OOB for multiple clients is handled in ft_accept_next_cleint
, which calls ft_reset_oob()
which in turns calls ft_init_oob()
. You can try adding a send inside ft_accept_next_client
after ft_reset_oob
is called.
@j-xiong how is this?
Looks good now. Let's see if CI would find any issue.
@shijin-aws can you share the AWS CI failure?
The same test failed again, looking at it now
So the test is run like this
server expects to get messages from 2 clients
fi_rdm -C 2 -p efa -E
client 1 and 2 comes and left and does ping-pong with server via (Just run the following command twice )
fi_rdm -p efa -E <server_ip>
The sever does OK when the first client comes and left
But when the second client comes it starts to get the error
ft_sock_recv(): common/shared.c:3951, ret=-107 (Transport endpoint is not connected)
I can reproduce the error with TCP provider as well
ubuntu@ip-172-31-39-234:~/PortaFiducia/build/libraries/libfabric/main/source/libfabric/fabtests$ fi_rdm -C 2 -p tcp -E
Waiting for message from client...
Data check OK
Received data from client: Hello from Client!

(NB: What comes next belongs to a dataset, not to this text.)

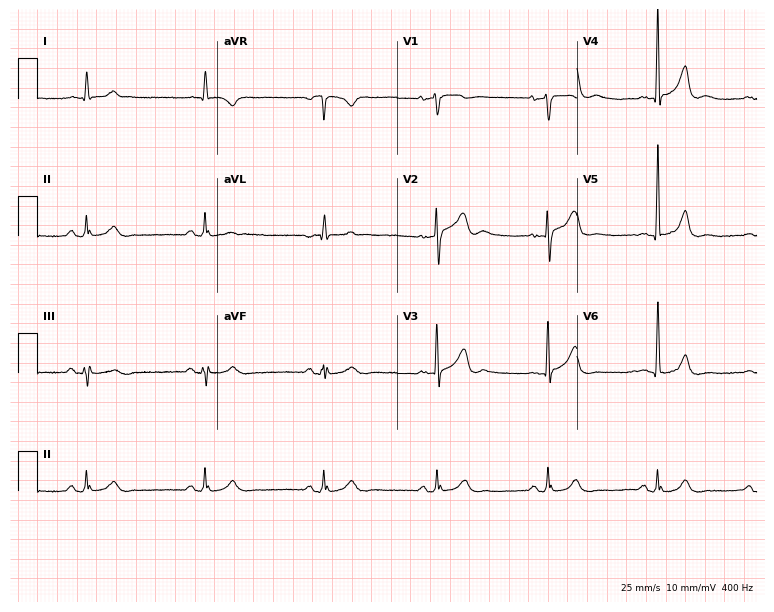
Electrocardiogram (7.3-second recording at 400 Hz), a 78-year-old male. Of the six screened findings (first-degree AV block, right bundle branch block, left bundle branch block, sinus bradycardia, atrial fibrillation, sinus tachycardia), none is recorded. Only these six findings were labelled.

ft_sock_recv(): common/shared.c:3951, ret=-107 (Transport endpoint is not connected
So it looks the change broke the multi-client mode of fi_rdm
fabtests: Synchronize on Initialization fabtests/functional: Add manual init sync to fi_rdm_multiclient
Some providers (verbs ud) might require the server to be fully initialized before the client process calls getinfo with the server address. This causes a No Data Available error due to the fi_info call failing during initialization by not being able to find the name on the server. This is seen most often in cases where a socket (usually oob [out of band]) is initialized before getinfo in the ft_init_fabric sequence. Adding a sync only if an oob socket has been initialized to order the initialization correctly will prevent this from happening.
The syncronization is for client to start getinfo only after the server is done initializing everything.
fi_rdm_multiclient test needs its client startup to have a manual sync since it does not follow the normal codepath of going through ft_init_fabric like the server and other tests do. This sync will only happen on the first client that connects because it is only necessary to give the server enough time to spin up all the resources. It is not necessary for future clients because the server has already started all of those resources.